Ich habe allerdings noch nie etwas mit Audiowiedergabe oder Streams von USB-Geräten gemacht. Gibt es hier zufällig jemanden, der sich damit auskennt und mir weiterhelfen kann?
Viele Grüße


----------



## Flown (26. Apr 2018)

Hast du https://www.google.com/search?q=java+dab+&ie=utf-8&oe=utf-8 schon mal geschaut?


----------



## Seppl22 (26. Apr 2018)

Wenn du das repository von javaDab von Jan van Katwijk meinst ja.
Ich würde aber gerne alles selbst machen, da ich in meiner beruflichen Laufbahn noch nie etwas mit Multimediaverarbeitung gemacht habe.
Viele Grüße


----------



## Seppl22 (28. Apr 2018)

Die erste Frage die ich hätte : Wie komme ich an den Datenstrom, den der USB-Stick mit der Antenne liefert?
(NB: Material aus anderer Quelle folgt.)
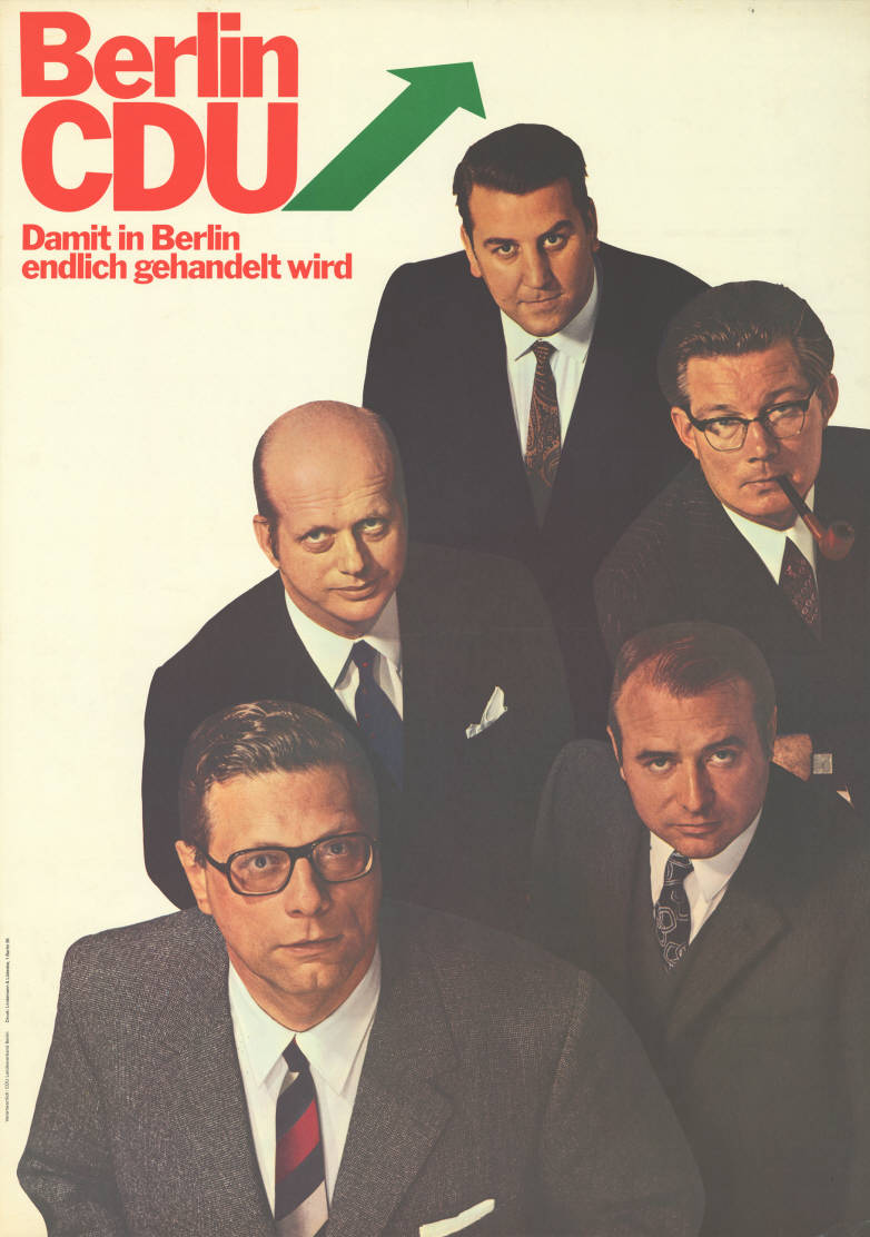 Berlin CDU Damit in Berlin endlich gehandelt wird Abbildung: Gruppenfoto Kommentar: Fotos von Karl Heinz Schmitz, Hans-Jürgen Behrendt, Ernst Benda, Heinrich Lummer, Peter Lorenz Plakatart: Kandidaten-/Personenplakat mit Porträt Auftraggeber: Verantw.: CDU Landesverband Berlin Drucker_Druckart_Druckort: Druck: Lindemann & Lüdecke, Berlin Objekt-Signatur: 10-004 : 389 Bestand: Plakate zu Abgeordnetenhauswahlen Berlin (10-004) GliederungBestand10-18: Plakate zu Abgeordnetenhauswahlen Berlin (10-004) » CDU Lizenz: KAS/ACDP 10-004 : 389 CC-BY-SA 3.0 DE
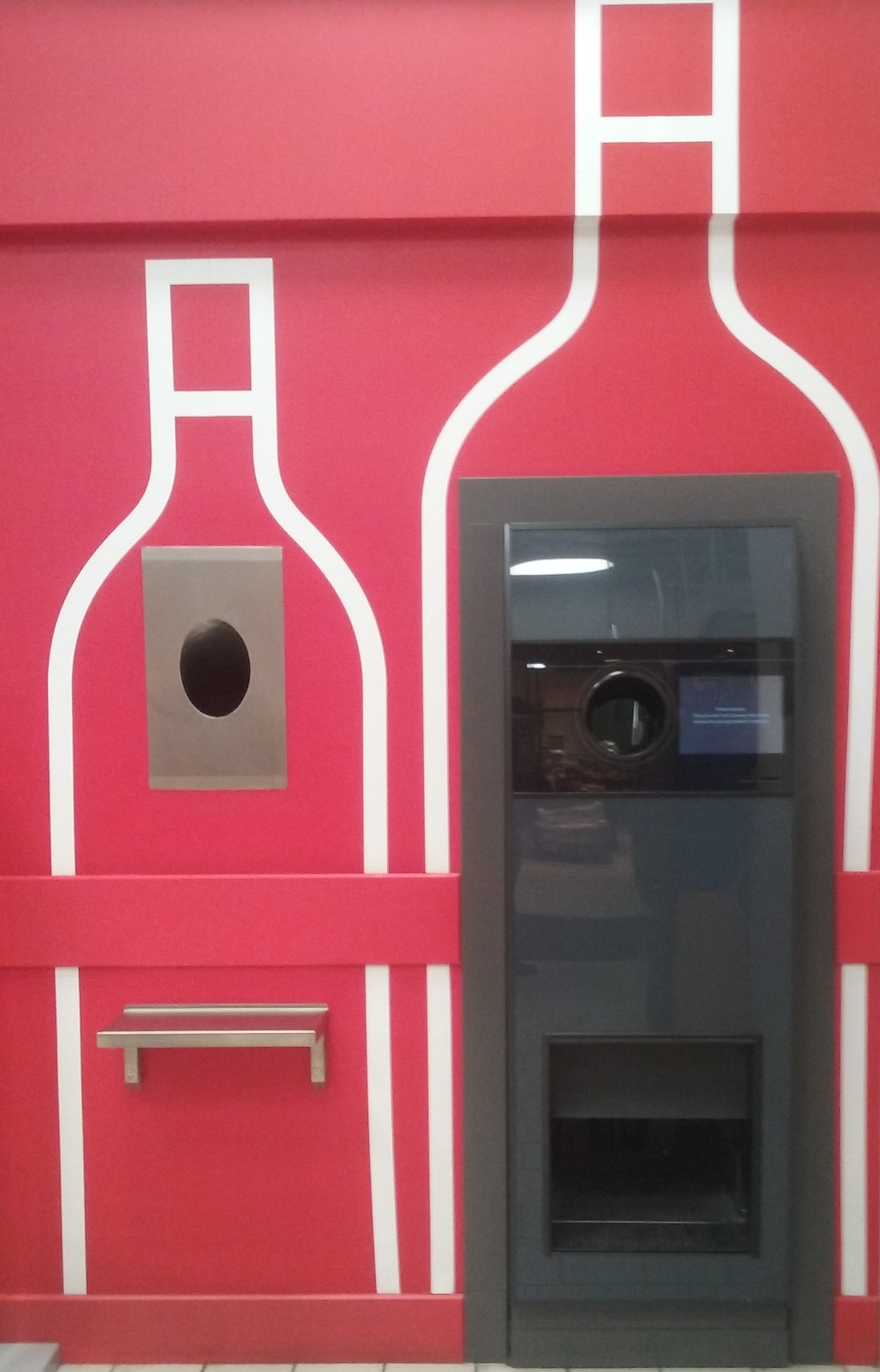 Automat do przyjmowania butelek zwrotnych w 60-tysięcznym Tomaszowie Mazowieckim Warszawska róg Szerokiej
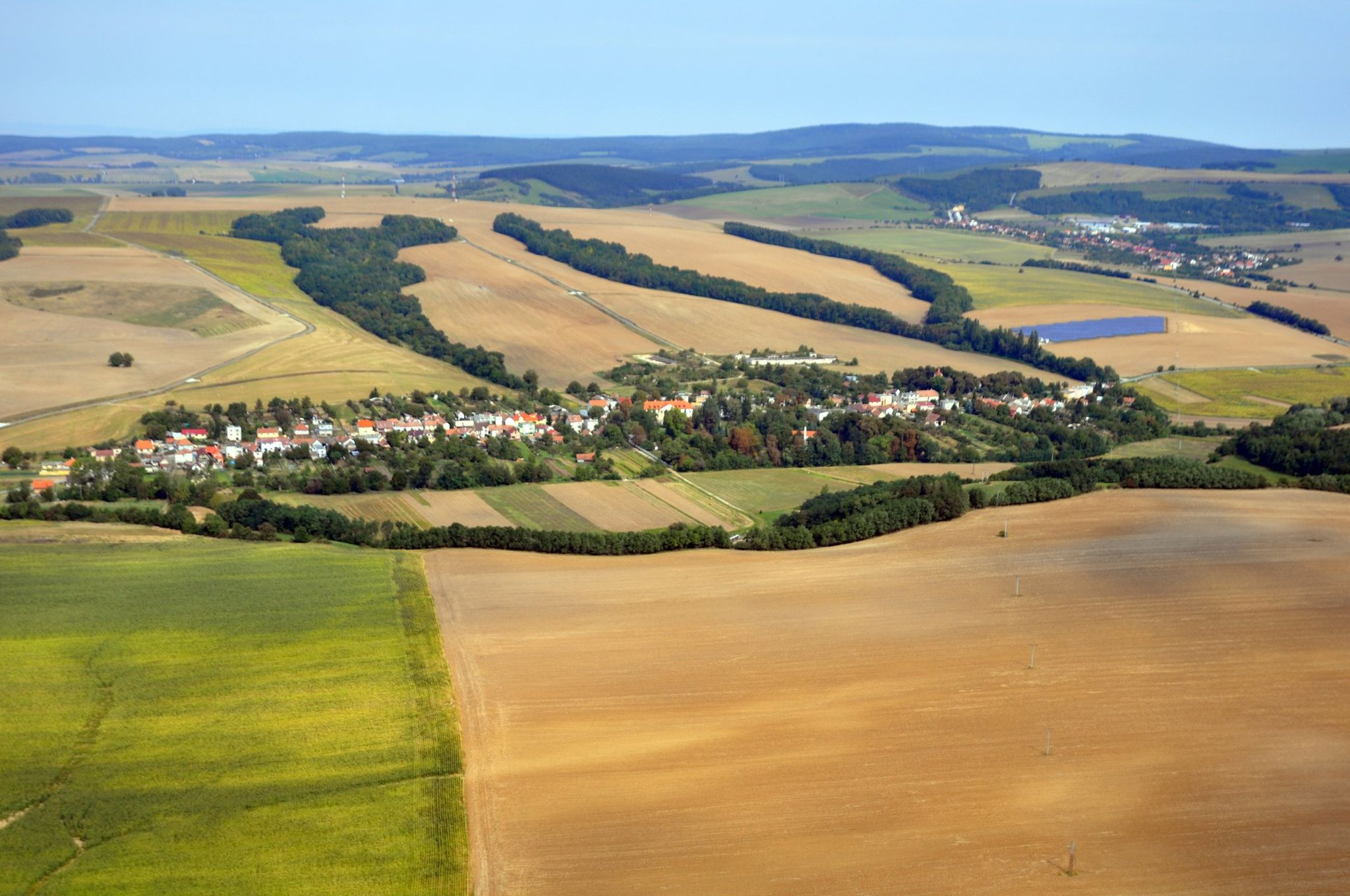 Pohľad na obec Rohov z lietadla

Denn das sind ja letztendlich die Daten, die ich in Audio und sonstige Informationen aufteilen muss.

Viele Grüße


----------



## Seppl22 (16. Mai 2018)

Gibt es keinen der hier helfen kann?


----------



## Flown (16. Mai 2018)

Schau her: Java ist nicht wirklich geeignet für hardwarenahe Sachen wie Schnittstellen (e.g. USB). Aber du wirst doch sicher schon mal gegoogelt haben, wie du den USB ausliest: HIER


----------



## httpdigest (16. Mai 2018)

Wie du ja sicher gesehen hast, ist das javaDAB Repository vielmehr ein Java-Wrapper für die eigentlich benötigten low-level C/C++ Libraries, mit denen du die spezifische Hardware überhaupt erst ansteuern kannst.
Also insbesondere librtlsdr und libairspy.
Mit Java alleine kommst du da noch nicht mal 10% weit, da Java von Hause aus keine Schnittstellen zum Zugriff auf USB-Devices bietet.
Wenn du ALLES selbst machen möchtest, bestünde dein Code zu 99.999% aus C/C++.


----------